2006年にブルガリアでの「高句麗伝説」コンサートを前に、トラキアの地へ撮影に行った時に、「悪とは闘うことはない。まるで別次元のことなのだから」と古墳の中に入った時に聞こえるともなく、言葉が生まれました。当時の私は、大きな衝撃を受け、頭が真白になったあの時の瞬間を今でもよく覚えています。闘うことはないのは、素晴らしいとほっとし、喜んだのですが、別次元のことという意味が深くわからなかったのです。私は、悪には怒りを覚え、悪がまかり通る世の中では、人間は生きていけないと叫びたい程の怒りをいつも胸の内にためていることを、自覚しています。怒りや闘いによっては、解決はないとわかっていますので、いつも抑え込み、解決を考えます。愛によってより解決はないこともよくわかっていますので、愛から生まれる本音を表現することに集中し、徹していきます。けれど、悪をよく気にし、体をよく壊します。私は、ある時洗濯機のゴミを捨てる時に驚いたのですが、怒りを抑えたり、怒りを抑えられずに闘っている時は、ゴミが黒いことに気づいたのです。普段は汚れていませんが、怒っている時は、黒いのです。怒りや闘う意識は、自分の生命を汚していることを目の当たりにしました。

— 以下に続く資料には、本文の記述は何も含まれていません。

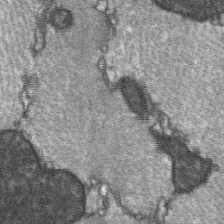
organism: C57BL Mouse
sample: Soleus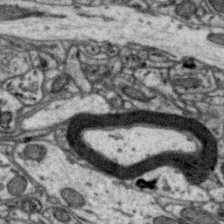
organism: Zebra finch
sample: Brain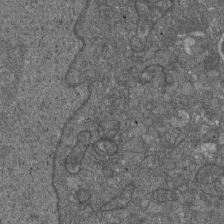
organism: Drosophila
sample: Nephrocyte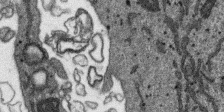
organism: Human
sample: Lung epithelial cells infected with SARS-CoV-2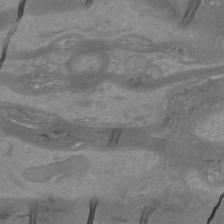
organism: Mouse
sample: Cortical neurons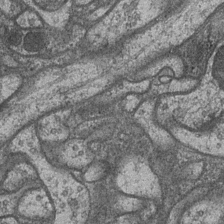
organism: Drosophila
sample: Optic medulla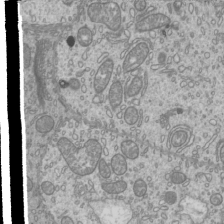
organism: Mouse
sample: Cilia; mouse epididymis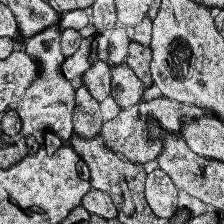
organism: Human
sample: Temporal Lobe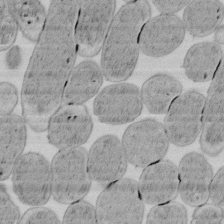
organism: E. coli
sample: Bacterial nucleoid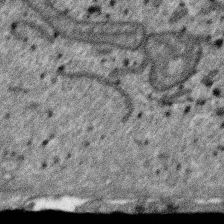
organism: Human
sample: Lung epithelial cells infected with SARS-CoV-2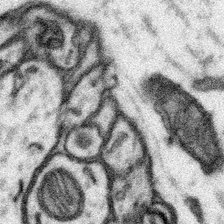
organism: Mouse
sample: Somatosensory cortex neuropil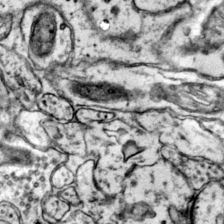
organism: Mouse
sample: Primary visual cortex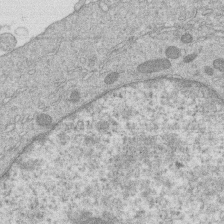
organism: Human
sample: Macrophage cells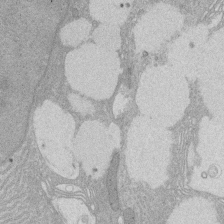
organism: Rat
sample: Salivary granule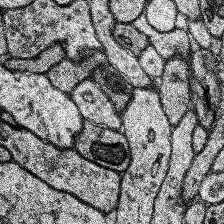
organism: Human
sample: Temporal Lobe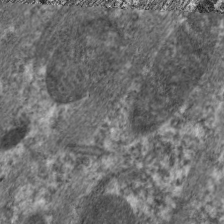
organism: C. elegans
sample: Pharynx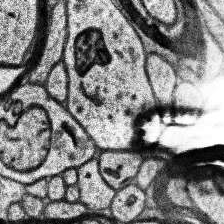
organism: Human
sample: Temporal Lobe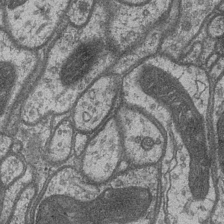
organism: Drosophila
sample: Optic medulla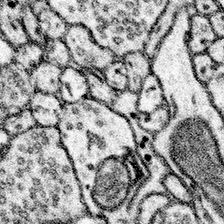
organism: Mouse
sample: Somatosensory cortex neuropil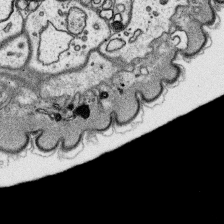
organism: Platynereis dumerilii
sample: Parapodia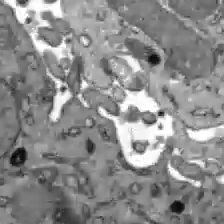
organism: C57BL Mouse
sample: Liver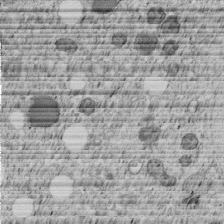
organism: C. elegans
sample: C. elegans embryo early stage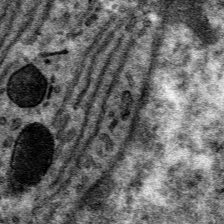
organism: Mouse
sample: Mouse hepatocytes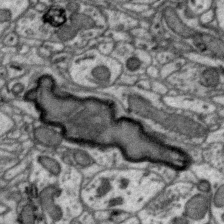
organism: Zebra finch
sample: Brain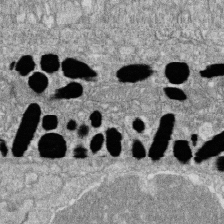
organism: Zebrafish
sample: Cilia; retinal pigment epithelium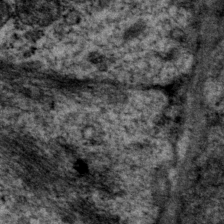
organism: P. pacificus
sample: Pharynx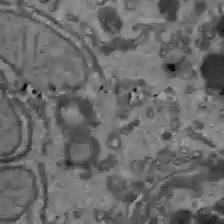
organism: C57BL Mouse
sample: Liver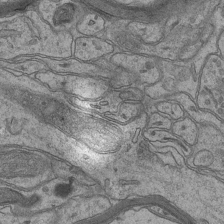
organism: Mouse
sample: CA1 Hippocampus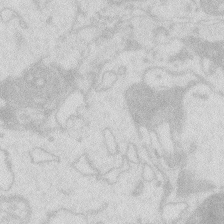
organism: Zebrafish
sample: Macrophage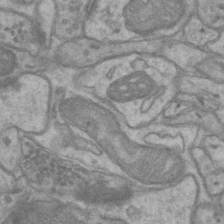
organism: Mouse
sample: CA1 Hippocampus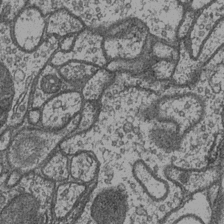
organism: Drosophila
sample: Optic medulla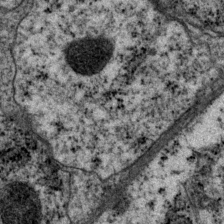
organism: P. pacificus
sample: Pharynx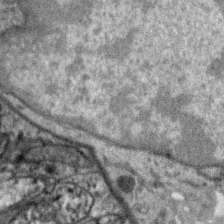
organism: Zebra finch
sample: Brain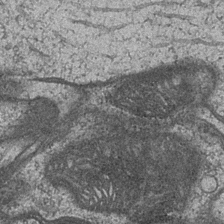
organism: Drosophila
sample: Optic medulla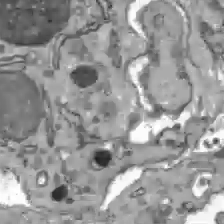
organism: C57BL Mouse
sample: Liver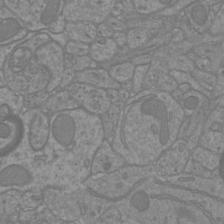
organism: Mouse
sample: Cortical neurons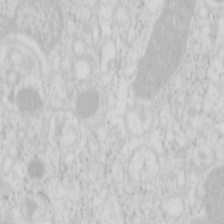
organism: Mouse
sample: Pancreas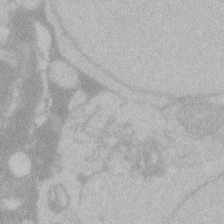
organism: Zebrafish
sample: Macrophage infected with Toxoplasma gondii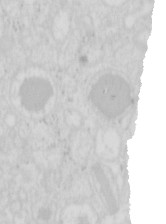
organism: Mouse
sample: Pancreas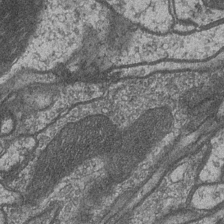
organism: Drosophila
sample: Optic medulla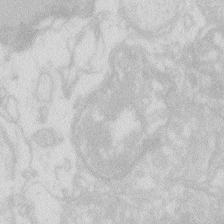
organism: Zebrafish
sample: Macrophage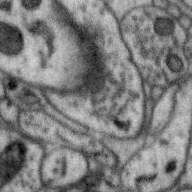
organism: Zebra finch
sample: Brain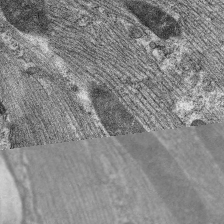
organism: C. elegans
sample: Pharynx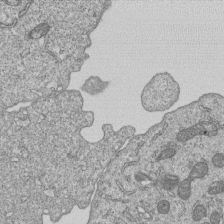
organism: Human
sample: MDA-MB-231 cells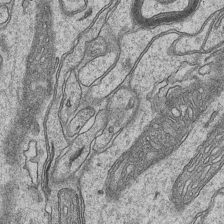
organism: Mouse
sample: CA1 Hippocampus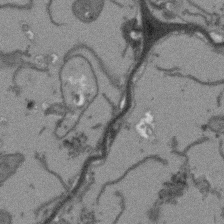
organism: Arabidopsis thaliana
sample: Root tip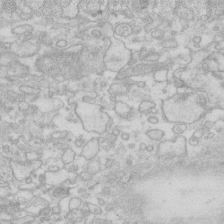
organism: Human
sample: Fibroblast cells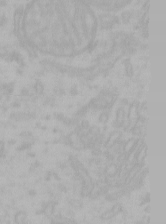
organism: Mouse
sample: Choroid plexus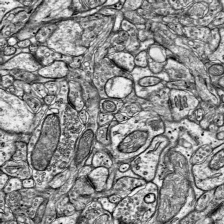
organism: Mouse
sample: Visual Cortex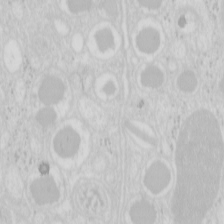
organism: Mouse
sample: Pancreas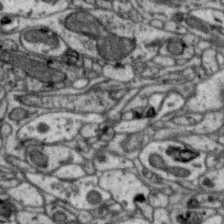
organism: Zebra finch
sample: Brain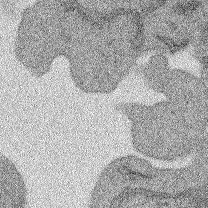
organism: Human
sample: HeLa cells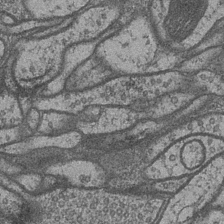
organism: Drosophila
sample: Optic medulla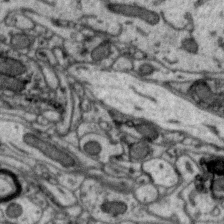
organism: Zebra finch
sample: Brain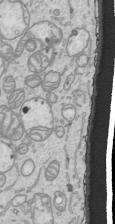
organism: Human
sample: Mitochondria in HCT116 cells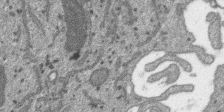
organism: Human
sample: Lung epithelial cells infected with SARS-CoV-2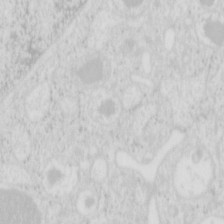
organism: Mouse
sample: Pancreas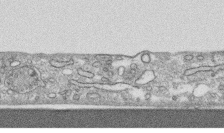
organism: Human
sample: CRL-1474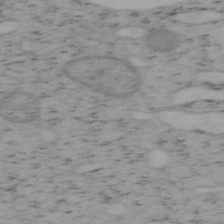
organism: Mouse
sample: OT-I killer T cells with ID8 ovarian cancer cells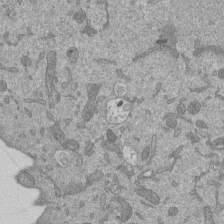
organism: Mouse
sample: ED-1 cell nuclei; centrioles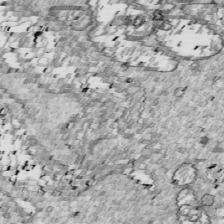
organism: Drosophila
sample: Cell division; meiosis; drosophila spermatocytes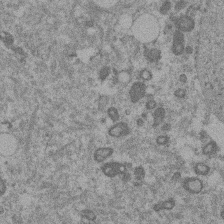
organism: Mouse
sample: Dividing mouse embryo 1 cell stage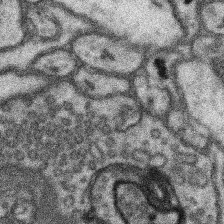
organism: Mouse
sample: Somatosensory cortex neuropil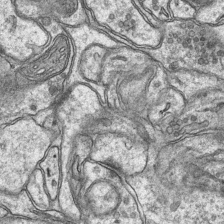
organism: Mouse
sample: CA1 Hippocampus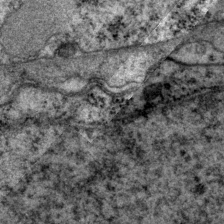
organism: P. pacificus
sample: Pharynx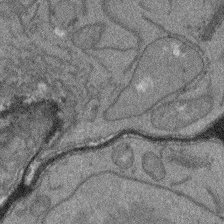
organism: Arabidopsis thaliana
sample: Root tip

生命汚すことは解決ではありません。解決は別次元で生きることとわかってはいても、腹の立つことが多い社会の中で生きながら別次元で生きるとは、どういうことかをずっと考えてきました。今年に入り、アルメニアにて見た光景は「光は光」という言葉とし、あらわしました。光は光であります。闇とは交わらないのです。その時、私の生命が汚れているのは、闇と交わっているからとわかり、衝撃を受けました。真に光となり生きればよいと、はっきりわかりました。悪を見、怒りを覚える時、闇と交わっている意識なのです。光は生命の内に輝いています。どんな時も生命の内を中心に光は光とし生きることが解決であると道は示されました。5月12日の「高句麗伝説」の経験により管理、監視体制から解放され、私は、新しい次元がつくられたと実感しました。生命のまま生き、光は光とし、生きる世界は、今までの世界とはまるで次元が違うのです。
次元が違えば、敵はみることすら出来ないということを、はっきりとわかりました。宮殿に生きる姫の光輝く美しい姿が今蘇ります。